National Councillor
- In office 2003–2010
- Monarchs: Rainier III Albert II

President of the National Council
- In office 2010–2013
- Monarch: Albert II
- Preceded by: Stéphane Valeri
- Succeeded by: Laurent Nouvion

National Councillor
- Incumbent
- Assumed office 2013
- Monarch: Albert II

Personal details
- Born: 27 May 1962 (age 63) Princess Grace Hospital, La Colle, Monaco
- Party: Union for the Principality (2003–2011) Union Monegasque (2011–present)

= Jean-François Robillon =

Monegasque politician, writer and doctor

Jean-François Robillon (born 27 May 1962) is a Monegasque politician, writer and doctor, who is currently a National Councillor in Monaco. He previously served as President of the National Council; following the resignation of Stéphane Valeri, Robillon was elected the 11th President by a nineteen to three majority on 11 January 2010. However, in the 2013 parliamentary election, Robillon's coalition, Union Monegasque lost control of the National Council, and as such, Robillon lost his presidency.

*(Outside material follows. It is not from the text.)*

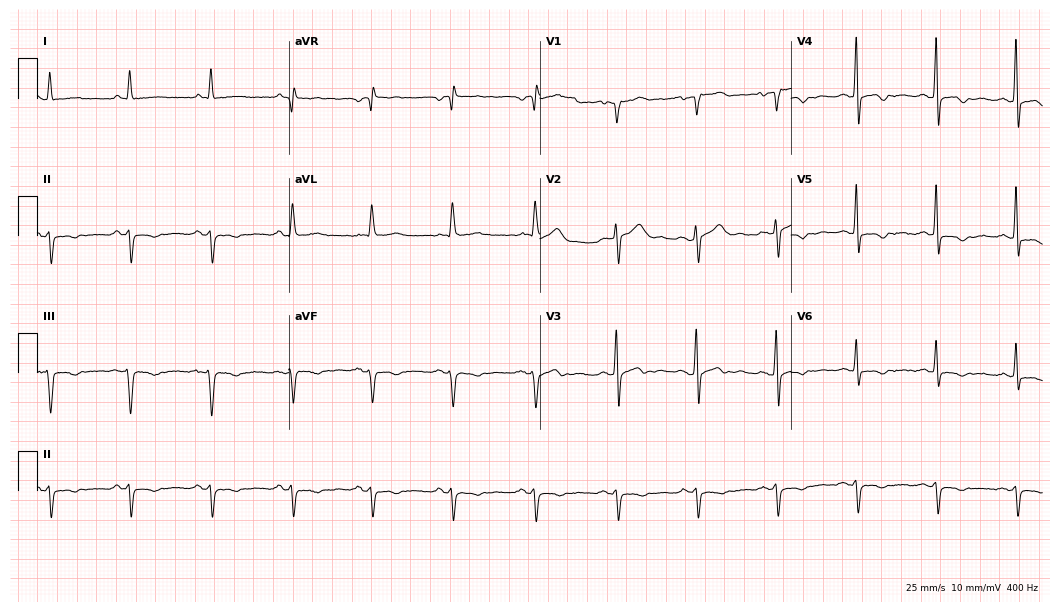
Resting 12-lead electrocardiogram (10.2-second recording at 400 Hz). Patient: a man, 58 years old. None of these six findings is recorded: first-degree AV block, right bundle branch block, left bundle branch block, sinus bradycardia, atrial fibrillation, sinus tachycardia. Other findings, if any, are not listed.

Robillon specializes in Cardiovascular Pathology, and has either authored or co-authored thirty medical publications on this topic. He is an active member of Conseil de l'Ordre; the medical oversight commission in Monaco. Outside politics Robillon serves as a board member for both the Prince Albert II of Monaco Foundation, and the Association SHARE, which engages in improving education and health in developing countries.

In 2007, Prince Albert II presented him with the Order of Saint-Charles.